The owner of The Chapel, Jack Knowles, originally intended the venue to be the residency site for The Preservation Hall Jazz Band, the legendary New Orleans outfit named after a club in that city’s French Quarter. The site was even originally called Preservation Hall West at The Chapel.
And while The Chapel remains dedicated to showcasing New Orleans jazz and soul bands, management opted to drop the Preservation Hall West moniker shortly after opening.
“We kind of had to let the prevailing mood and culture dictate how we approached the club,” said Barnes. “We still love music from New Orleans, but it was about staying as relevant as possible and embracing what the community wanted.”
That Mission District community provided another set of challenges for the club. In a rapidly-changing city that is increasingly unaffordable for middle-class and working-class families, fears of gentrification are always heightened — particularly in the Mission, a neighborhood that has seen mass displacement of local residents.

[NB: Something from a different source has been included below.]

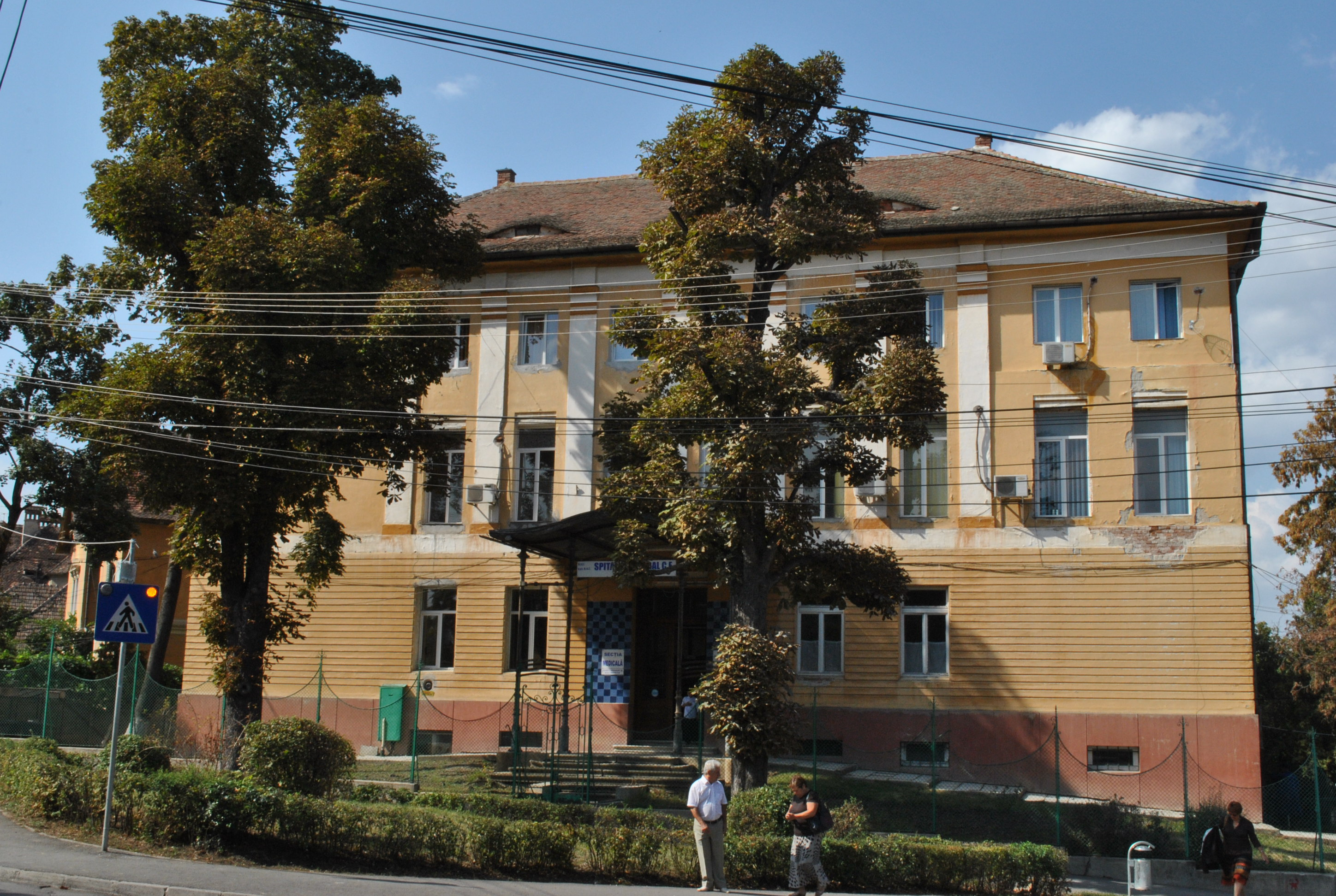 Spitalul C.F.R. sf. sec. XIX

Barnes said the venue worked closely with local residents and businesses to integrate itself within the community in a way that was respectful and open-ended. The Chapel has worked to support local galleries by showcasing artist works at the venue and has promoted nearby businesses to its patrons. It also features a bevy of free offerings — from jazz performances in its restaurants to televised sporting and political events at the main site — that it encourages residents to attend.

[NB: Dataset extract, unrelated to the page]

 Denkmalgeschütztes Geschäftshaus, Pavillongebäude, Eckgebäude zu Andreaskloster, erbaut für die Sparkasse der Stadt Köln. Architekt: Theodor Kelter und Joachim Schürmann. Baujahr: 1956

“Basically our number one thing, besides running the venue, is to integrate it into the community and make it something really positive,” said Barnes. “We spend a lot of time talking with these residents and inviting them to experience shows, and trying to make this place be something that is special for the Mission.”
It helps that The Chapel has a strong relationship with local artists. Barnes said he tries to showcase Bay Area bands whenever he can, and always hopes to include them on the billing with national acts touring the area. One of The Chapel’s closest cohorts is Thee Oh Sees, perhaps San Francisco’s most cherished once-local band. They’ve played more than a dozen times at The Chapel, and will be returning for a two-night residence later this month (that’s already sold out).
“Not only are Thee Oh Sees so important to the local scene, they’re only one of the best bands in the world,” Barnes said of Thee Oh Sees, who recorded a live album at The Chapel that was released earlier this year. “I cannot say enough about Jon (Dwyer, of The Oh Sees) — he’s the real deal. He’s a guy who just cares so much about and pays real close attention to the local scene. To have is stamp of approval, is as good a stamp as anyone’s.”
That kind of artist support has The Chapel optimistic about the future. “We’ve got some really cool things coming down the pipe,” said Barnes. “It’s definitely an exciting time to be part of this venue.”